Towards the middle of the day Hennings does lunch duty and passes out the cleaning rags to sanitize the table and monitors the lunchroom activities. Once her set duties are done, Hennings does whatever else needs to be acomplished; meeting with students about upcoming events is one of the more common tasks.

Hennings claims that her most time consuming activity is monitoring work study before and after school. She said, “[I am] constantly checking if kids are in the room or doing things they are supposed to be doing and following up with them.” This task  also involves a lot of checking emails from teachers about making sure everything was done correctly. 

Her newest task, furthermore, is sending out five day letters. These letters are sent out to students who have missed five days in one class with no valid excuse. Hennings said these letters include something like, “Hey! You have missed five days in one class […] why is this?” 

Along with all of Hennings’ daily responsibilities, her favorite part of her day is being able to get into the classroom to get a better sense of how that operates. The best part of her day, however, is going down to the Performing Arts Center (PAC). Hennings said, “I love going down to the PAC and just watching the kids. They were practicing duet acting the other day, so that was fun to see them.”  

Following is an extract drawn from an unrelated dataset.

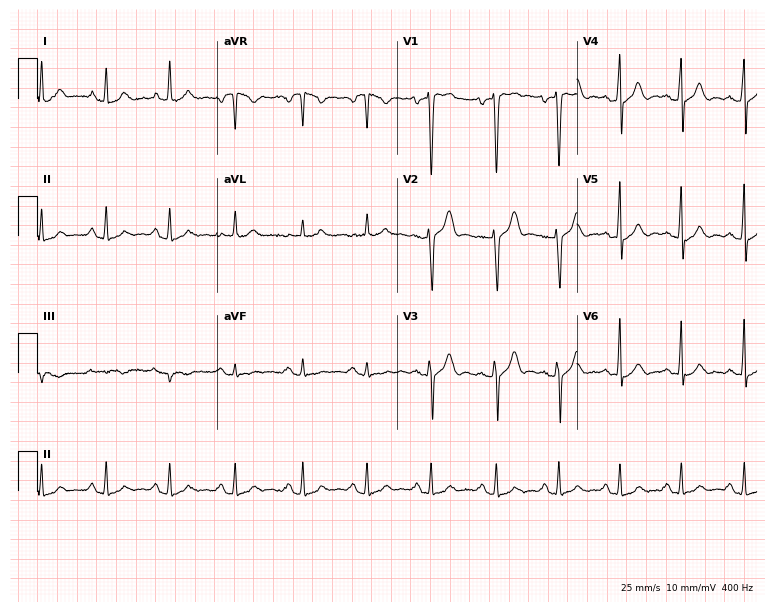
12-lead ECG from a 45-year-old male. Recorded interpretation: within normal limits.

Hennings also expressed how different it is working at an all-girls school. Coming from her previous job as an assistant principal for five years at a coed school in Hastings, Nebr., she wasn’t expecting the level of maturity here. Hennings said, “The level of self-control. That is the whole difference between private and public schools.” It made her realize that she was going to have to discipline girls for a lot of different things than she’s done before.  

Although her job entails a lot of discipline, she also strives to better the lives of students everywhere. One of Henning’s main focuses is increasing diversity in high schools. Here at Marian, she works extensively with the IDEAS club. She also heavily focuses on the current vaping issues in high schools. 

The Dean of Students does a lot more than the average student would realize. Hennings’ job is more than catching uniform violations or managing points. She strives to make the school run smoothly and make sure jobs get done.